Why does the world need another personal finance blogger?

Actually, the world doesn’t need another personal finance blogger – it needs a new perspective on personal finance.

There’s an endless stream of “Get richer quicker!” platitudes, fads, gimmicks, sound-bites, rhetoric, one-offs, click-bait, etc. But, let’s be real, another article on the “10 best credit card deals” won’t help you understand how to adjust your finances to increase your financial well-being or achieve your retirement goals. Neither will knowing you’re spending an average of $627/month on groceries and $179/month on gas.

Our mission is to create a quiet, thoughtful and truthful space where you can focus on what really makes a difference in improving your financial well-being, achieving your financial goals, and ultimately enhancing your life. Our intent is to help you see the big picture, so you can operate above all the tricks, gimmicks, and breathless once-in-a-lifetime opportunities to attain real financial freedom.

Here’s how we propose we’ll do it:

  • We’ll share how personal finance works and help put the other personal finance stuff you see out there in context.
  • We’ll shed light on the hidden ways the system is working you over.
  • And we’ll listen and respond to your questions and comments, and invite civilized discourse.

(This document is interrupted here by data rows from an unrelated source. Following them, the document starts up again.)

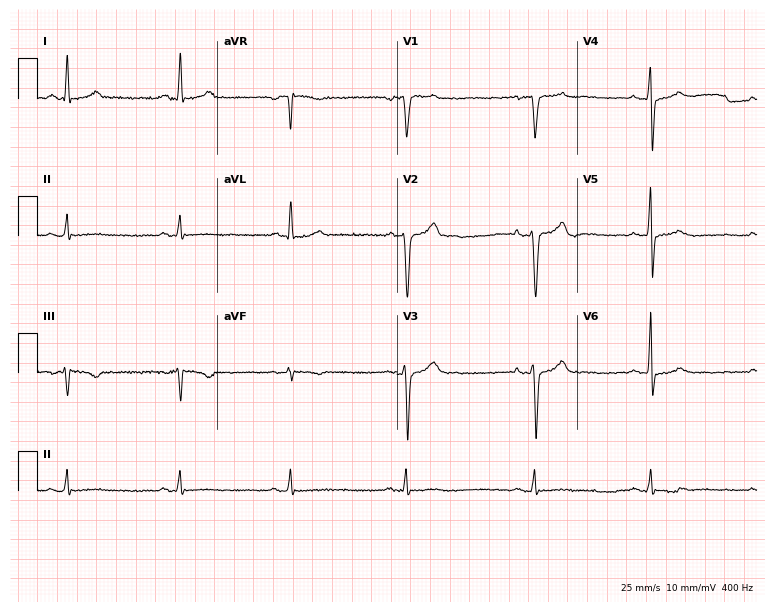
ECG — a 50-year-old man. Screened for six findings — first-degree AV block, right bundle branch block, left bundle branch block, sinus bradycardia, atrial fibrillation, sinus tachycardia — none is recorded.
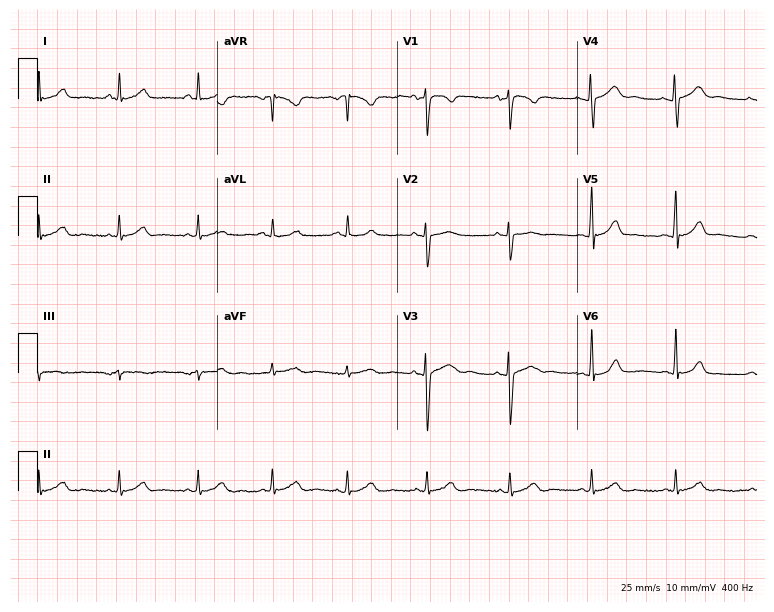
12-lead ECG (7.3-second recording at 400 Hz) from a 23-year-old female. Labelled as a normal ECG.
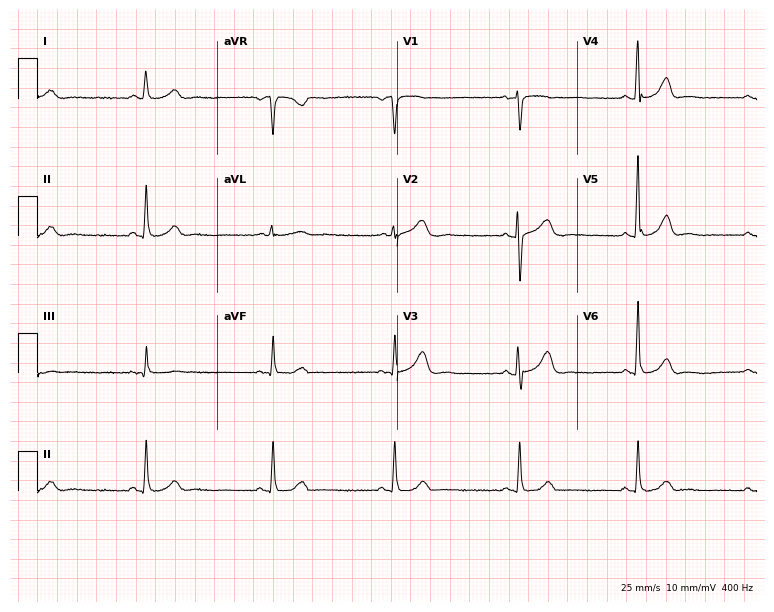
Standard 12-lead ECG recorded from a woman, 62 years old. The tracing shows sinus bradycardia (a sinus rate of 50 beats per minute or less).
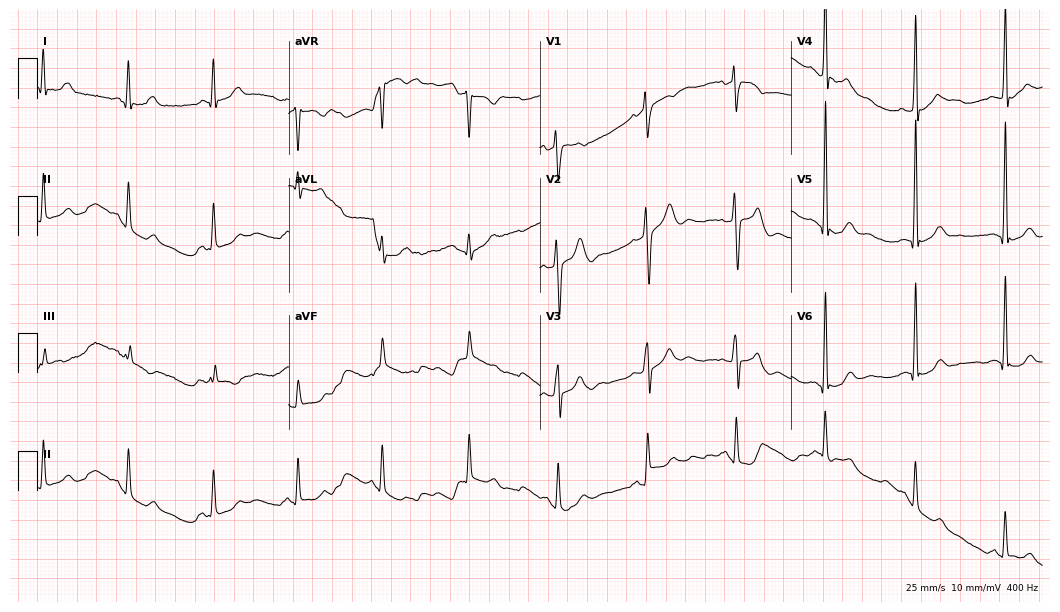
Resting 12-lead electrocardiogram. Patient: a 41-year-old male. None of these six findings is recorded: first-degree AV block, right bundle branch block, left bundle branch block, sinus bradycardia, atrial fibrillation, sinus tachycardia. Only these six findings were labelled.
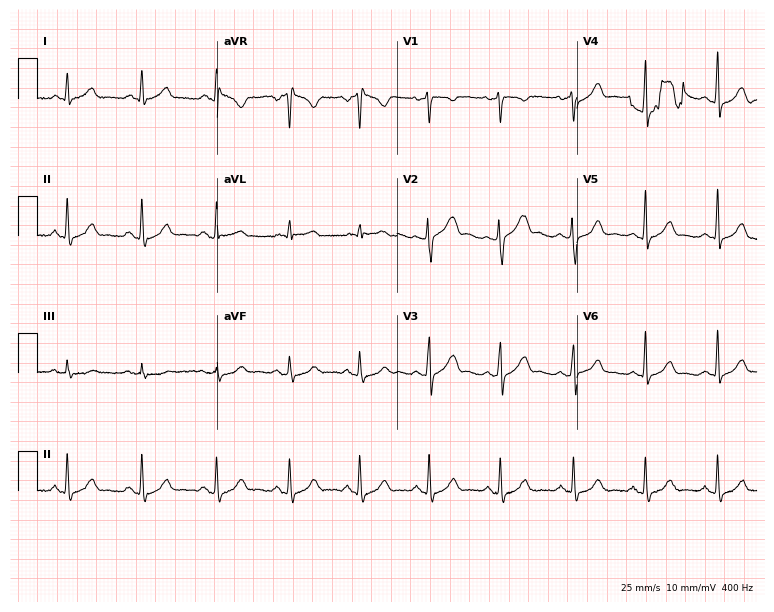
12-lead ECG from a 45-year-old female patient. Screened for six findings — first-degree AV block, right bundle branch block, left bundle branch block, sinus bradycardia, atrial fibrillation, sinus tachycardia — none is recorded. Findings outside these six are not listed.
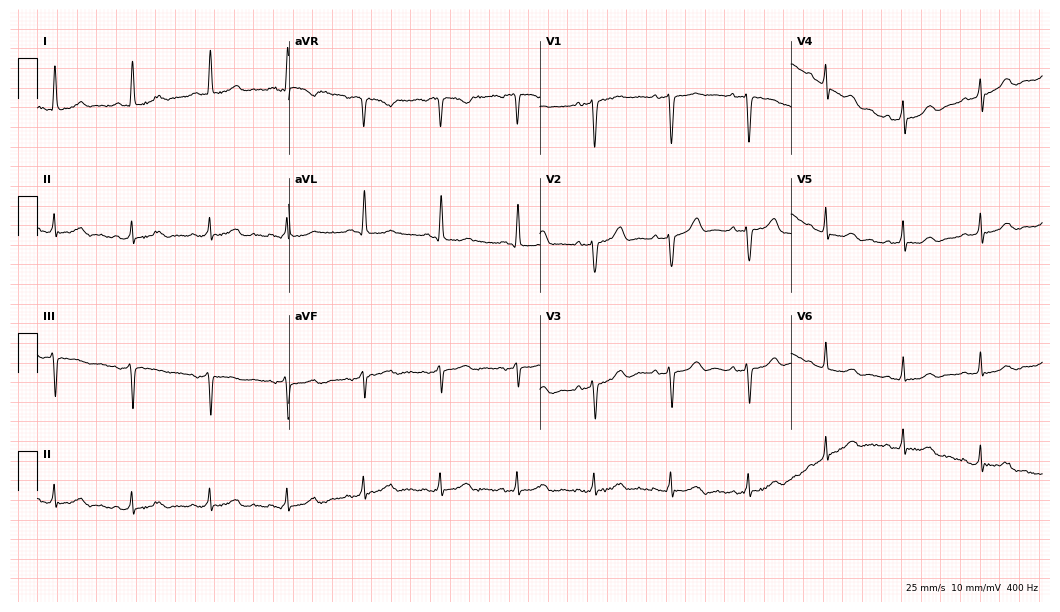
12-lead ECG (10.2-second recording at 400 Hz) from a female patient, 69 years old. Screened for six findings — first-degree AV block, right bundle branch block, left bundle branch block, sinus bradycardia, atrial fibrillation, sinus tachycardia — none is recorded. Only these six findings were labelled.
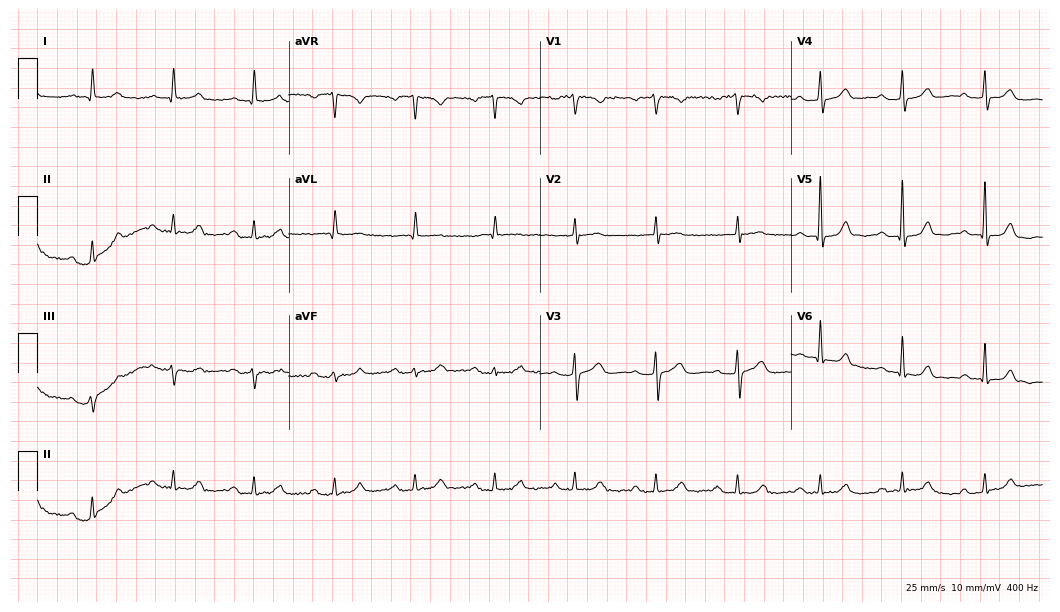
Standard 12-lead ECG recorded from an 82-year-old female patient (10.2-second recording at 400 Hz). Read as a normal ECG.
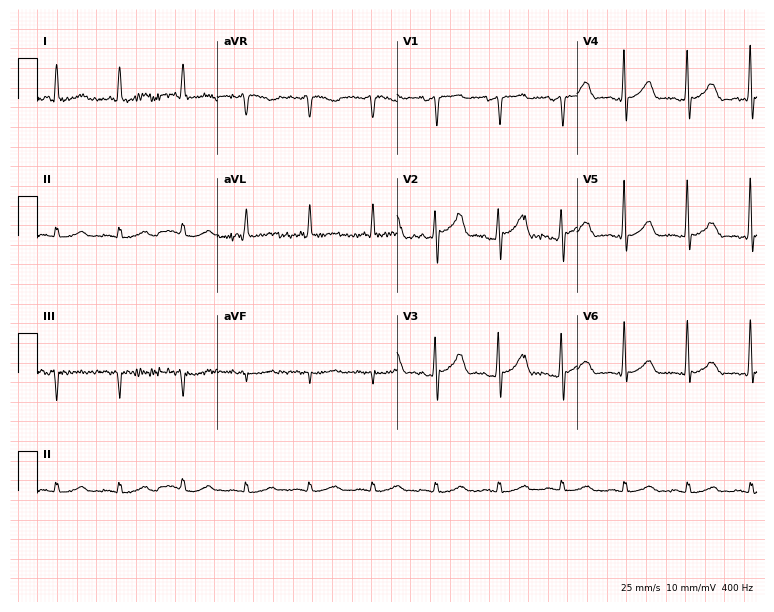
Resting 12-lead electrocardiogram (7.3-second recording at 400 Hz). Patient: a male, 71 years old. None of these six findings is recorded: first-degree AV block, right bundle branch block (RBBB), left bundle branch block (LBBB), sinus bradycardia, atrial fibrillation (AF), sinus tachycardia.
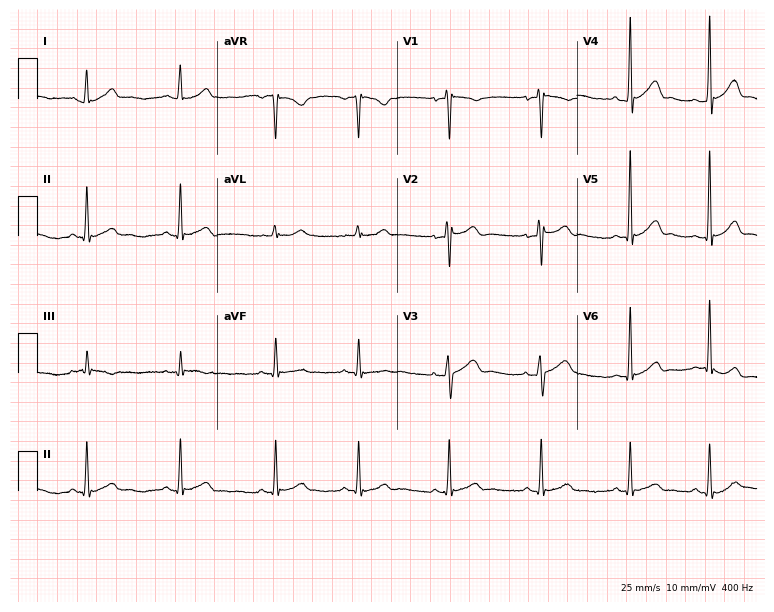
ECG — a 21-year-old female. Labelled as a normal ECG.
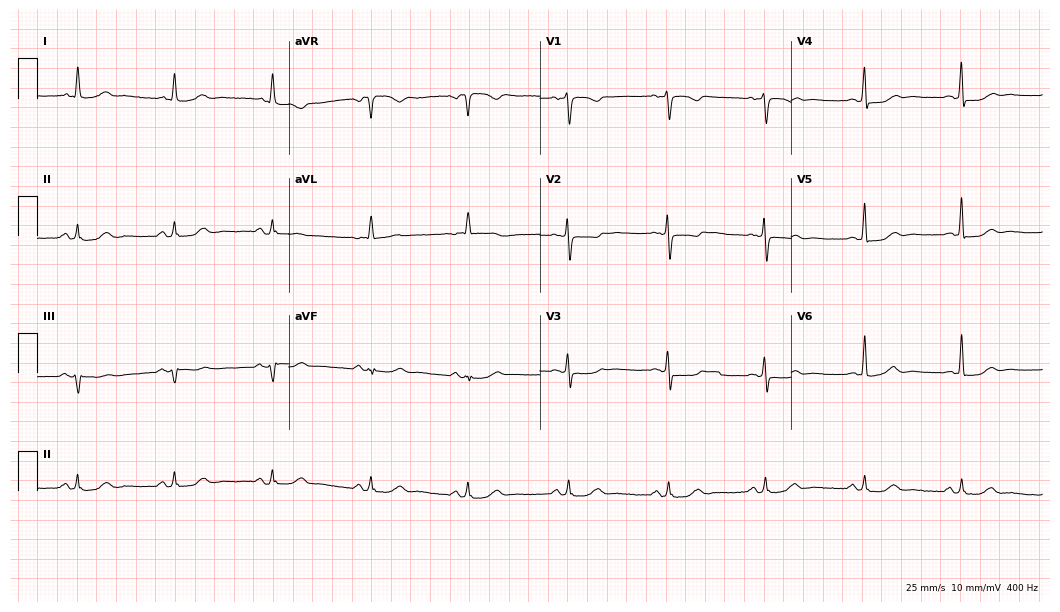
ECG — a 67-year-old female patient. Screened for six findings — first-degree AV block, right bundle branch block, left bundle branch block, sinus bradycardia, atrial fibrillation, sinus tachycardia — none is recorded.
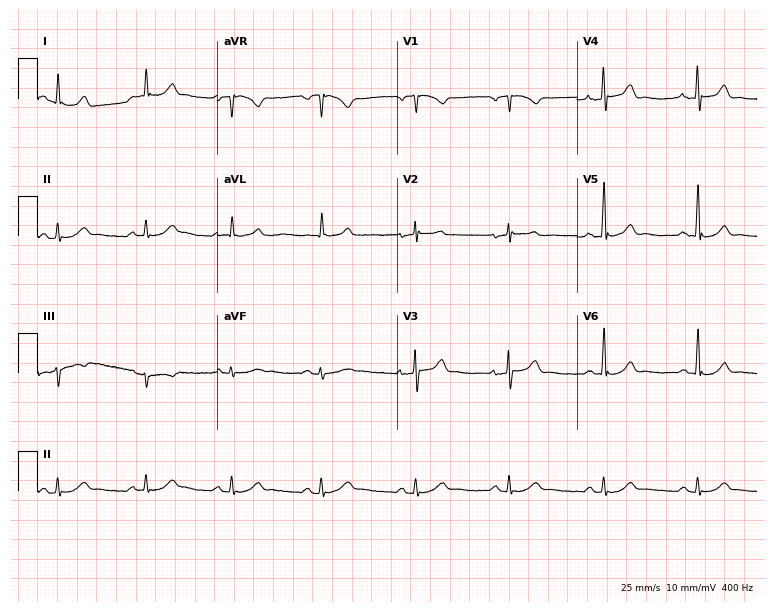
ECG — a 51-year-old male patient. Screened for six findings — first-degree AV block, right bundle branch block (RBBB), left bundle branch block (LBBB), sinus bradycardia, atrial fibrillation (AF), sinus tachycardia — none is recorded. Findings outside these six are not listed.
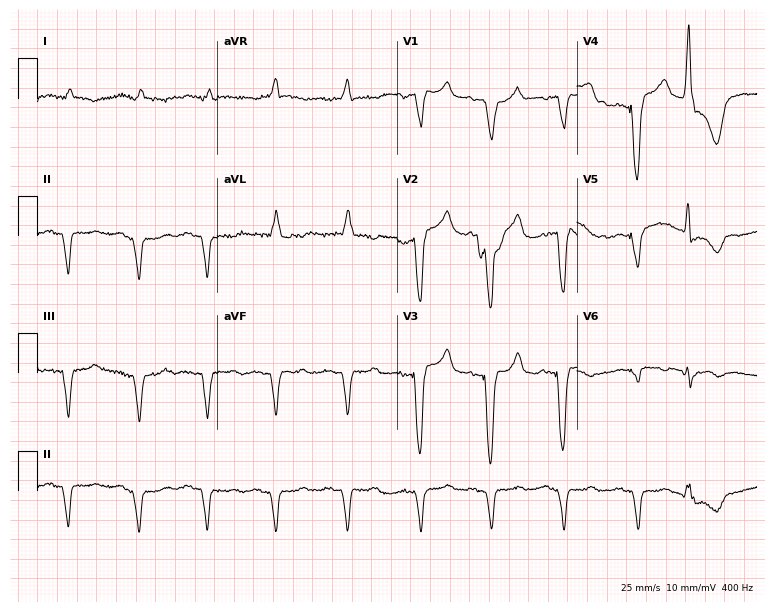
Standard 12-lead ECG recorded from a 69-year-old male patient. None of these six findings is recorded: first-degree AV block, right bundle branch block, left bundle branch block, sinus bradycardia, atrial fibrillation, sinus tachycardia.
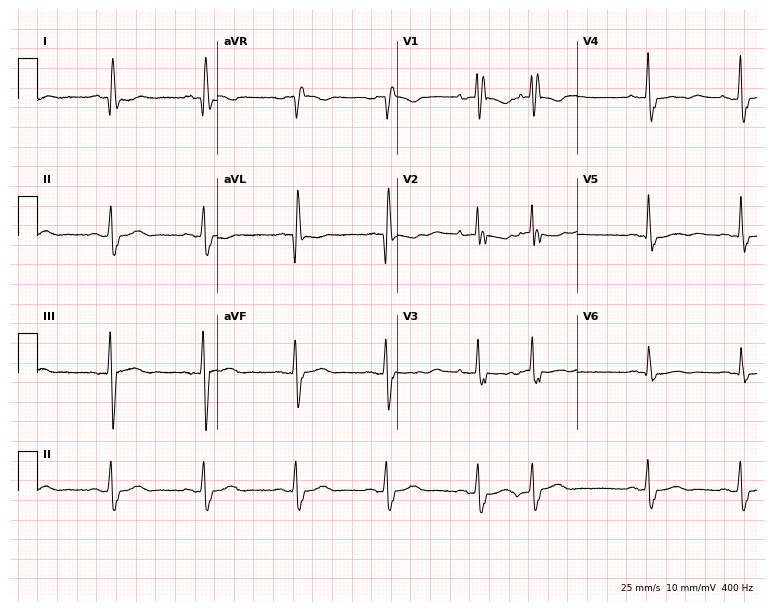
Standard 12-lead ECG recorded from a 71-year-old female (7.3-second recording at 400 Hz). The tracing shows right bundle branch block.
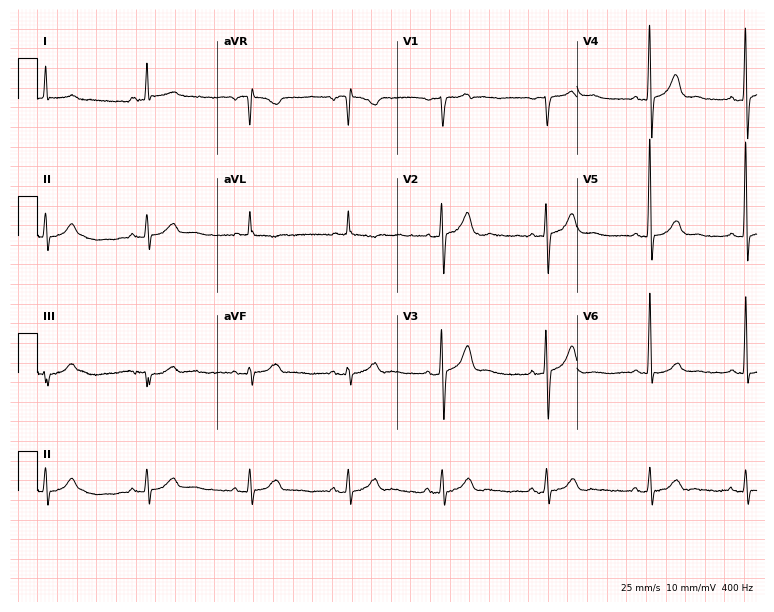
Standard 12-lead ECG recorded from a male, 70 years old. Read as a normal ECG.
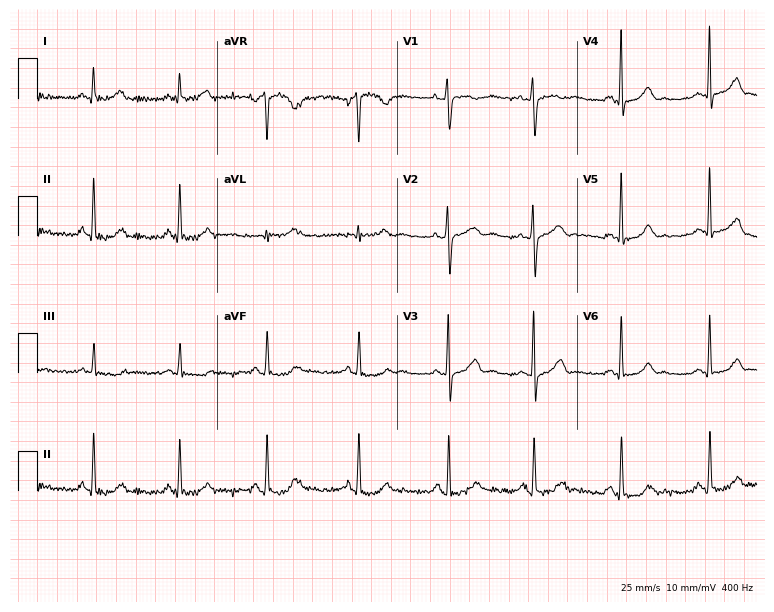
Resting 12-lead electrocardiogram (7.3-second recording at 400 Hz). Patient: a female, 32 years old. None of these six findings is recorded: first-degree AV block, right bundle branch block, left bundle branch block, sinus bradycardia, atrial fibrillation, sinus tachycardia.
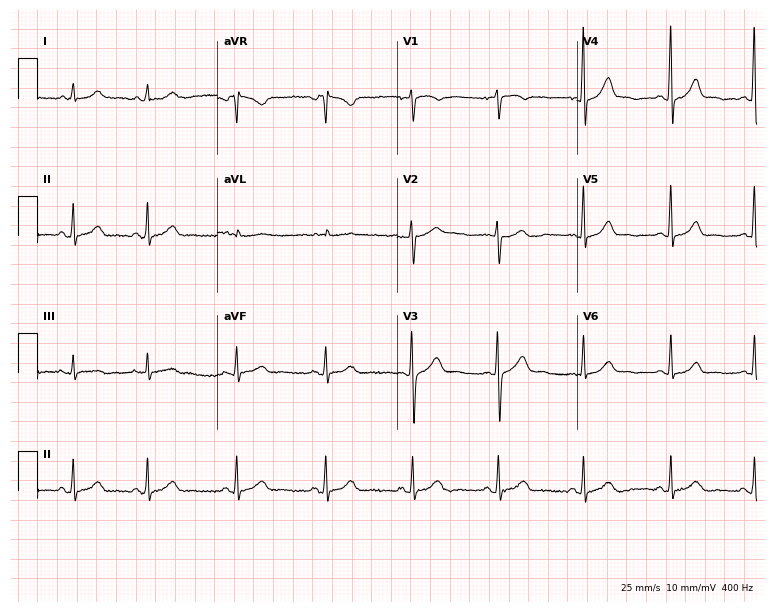
Electrocardiogram, a 20-year-old female. Of the six screened findings (first-degree AV block, right bundle branch block, left bundle branch block, sinus bradycardia, atrial fibrillation, sinus tachycardia), none is recorded. Findings outside these six are not listed.
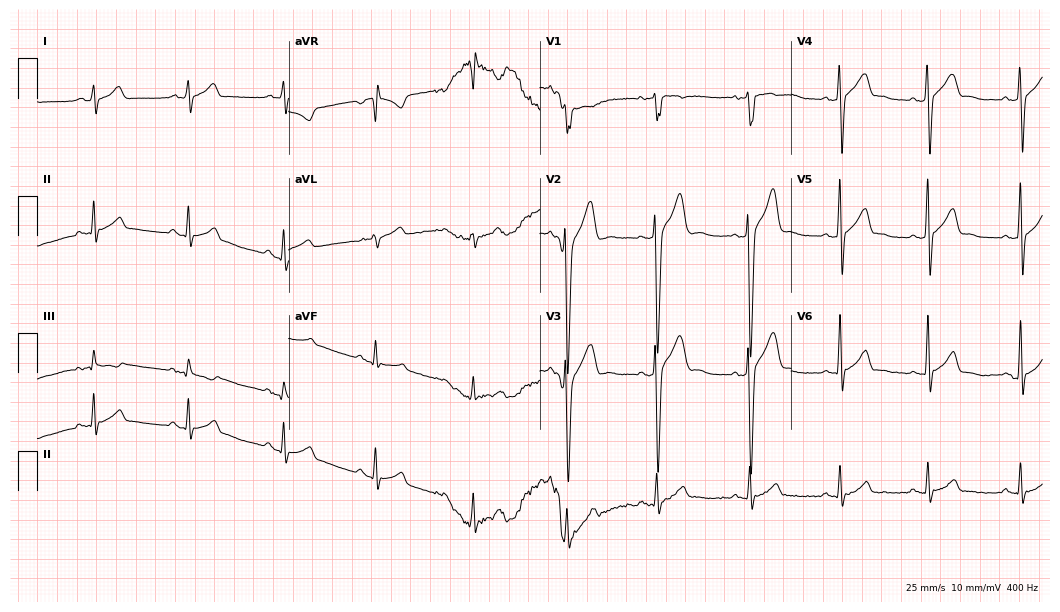
ECG (10.2-second recording at 400 Hz) — a male, 31 years old. Labelled as a normal ECG.

Our commitment to you is to provide the insights needed, so you can better understand and control your personal finance machine.

We’re not affiliated with credit card companies or travel sites, or brokerage houses or any other questionable influences. We’re just the two guys successful in our day jobs who wrote the book Manufacturing Wealth to explain what a personal finance machine is and how it works in hopes of helping at least a small minority of people achieve their short-, medium- and long-term financial goals.

We love this stuff, and we hope sharing what we know will help you. And if it does, please consider subscribing to our website and telling your friends about us.

Why didn’t they teach us this in school?

First: “This” = Personal Finance

Second: “Personal Finance” = What’s a credit card, what are stocks and bonds, how to balance a checkbook, what does a bank do, what’s compound interest, how much do groceries cost, etc.

Answer: They did – somewhere, sometime during the first 18 years of your educational life someone “taught” you about Personal Finance.

Unfortunately, what we learn about personal finance in high school or even in college tends to be superficial and, in practice, worthless.

Welcome to the first day of your new and improved class!

What we hope to accomplish here is to put what you already know into a framework that helps tie all the pieces together to give you an actionable frame of reference to achieve your financial goals.

First, please read the attached publication. While it’s a bit wonky, it covers the gist of how our personal finances actually work.

Of course, it’s not that simple. The framework is necessary to understand how your personal finances work, so you can consistently have sufficient funds to:

  1. Pay the expected and unexpected expenses that we incur every month.
  2. Go on vacation, live it up a bit, go out to eat, etc. so we don’t have to budget all the fun out of our lives.
  3. Replace, repair or update your stuff, like your car, home, etc.
  4. Afford longer-term financial commitments, like retirement and a college fund for our kids.

The recurring theme is to have sufficient funds in four different time windows: This month, this year, 3-5 years, 20+ years.

How do you do that? Simple in concept, hard in reality: Live below your means!

So, how do you go about living below your means?

Explaining the how is what we are all about, i.e. understanding and controlling your personal finance machine.